Lol I'm just watching an English TV program here, mentioned something about a car worth 70 million.

I had a go at testing for the situation where longitude changes from eg: 179.99999 to -179.99999 eg when
moving from NE Siberia to Alaska.
I am using OSM maps through this code:

Open Street Map viewer - GPS

Hi, This b4Xlib contains a custom view (cvMap) which can display Open Street Map. The tiles are retrieved from the internet and cached in a database. You can add shapes and images on the map. UI : - Lat/lng Center of the map - Zoom Level - Compass Direction with rotation - Scale - Button...

www.b4x.com

I had to make some alterations to the above code as it gave me the wrong longitude values when moving as
described above.

This is the code in the cvMap class showing may alterations. It will now show the right longitude values, but I am not
sure this is the right approach as more changes are needed as I am unable to draw a polygon covering the above
change in longitude.

'return lng for X tile and offset
Public Sub TileXToLng(aX As Double, aOffsetX As Double, aZoom As Int) As Double

    Dim n As Double = Power(2, aZoom)
    Dim d As Double = ((aX + aOffsetX / MapUtilities.cTileSize) / n) * 360.0
    
    'for some reason working with extreme longitudes, eg 179.99 and -179.99
    'this adjustment is needed to get the right longitude
    'otherwise we only need: d -180
    '----------------------------------------------------------
    If d < 360 Then
        If d < 0 Then
            Dim v As Double = 180 + d
        Else
            Dim v As Double = d -180
        End If
    Else
        Dim v As Double = - 180 + (d - 360)
    End If
    
    'this was the old code as explained above
    '--------------------------------------------------------------------------------
    'Dim v As Double = ((aX + aOffsetX / MapUtilities.cTileSize) / n) * 360.0 - 180.0
    
    'Log("TileXToLng, d: " & d)
    'Log("TileXToLng, MapUtilities.cTileSize: " & MapUtilities.cTileSize)
    'Log("TileXToLng, aOffsetX / MapUtilities.cTileSize: " & (aOffsetX / MapUtilities.cTileSize))
    'Log("TileXToLng, aX: " & aX & ", aOffsetX: " & aOffsetX & ", aZoom: " & aZoom & ", v: " & v)
    
    Return v
    
End Sub

In any case this will need a new thread as the above problem is a very different problem than the problem
of drawing a border around a set of map points.
Will post this new thread once I have a bit better idea what is going on.

RBS

 

[emexes]

I think the trick would be to trust that the point cloud will be at-most 180 degrees wide, and thus only include (at-most) one of the two obvious wraparounds ie either meridian 0 or meridian 180.
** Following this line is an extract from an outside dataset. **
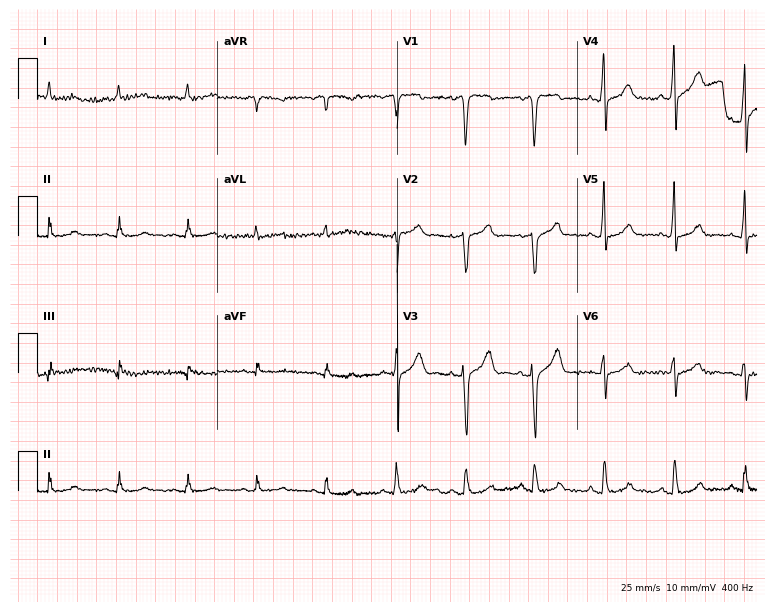
Resting 12-lead electrocardiogram. Patient: a man, 86 years old. Read as a normal ECG.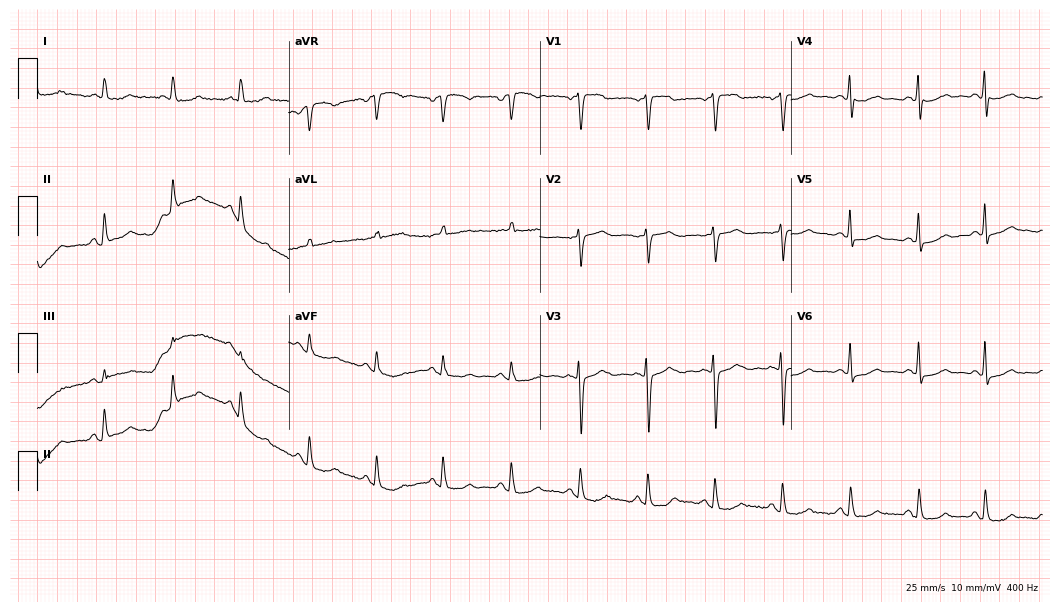
12-lead ECG from a female, 68 years old (10.2-second recording at 400 Hz). No first-degree AV block, right bundle branch block, left bundle branch block, sinus bradycardia, atrial fibrillation or sinus tachycardia recorded for this tracing. Other findings, if any, are not listed.

If point cloud includes meridian 0, then use longitudes -180 to 179.999
Angle = (Angle + 180) Mod 360 - 180

If point cloud includes meridian 180, then use longitudes 0 to 359.999
Angle = (Angle + 360) Mod 360

If point cloud doesn't include either meridian, then doesn't matter which longitude scheme is used

What could possibly go rwong?

 

[emexes]

I figure the widest point cloud would be Russia, from 19° to 191°, which crosses the meridian at 180°

I realised that point clouds > 180° still work ok, as long as they only cross one of the 0° and 180° meridians.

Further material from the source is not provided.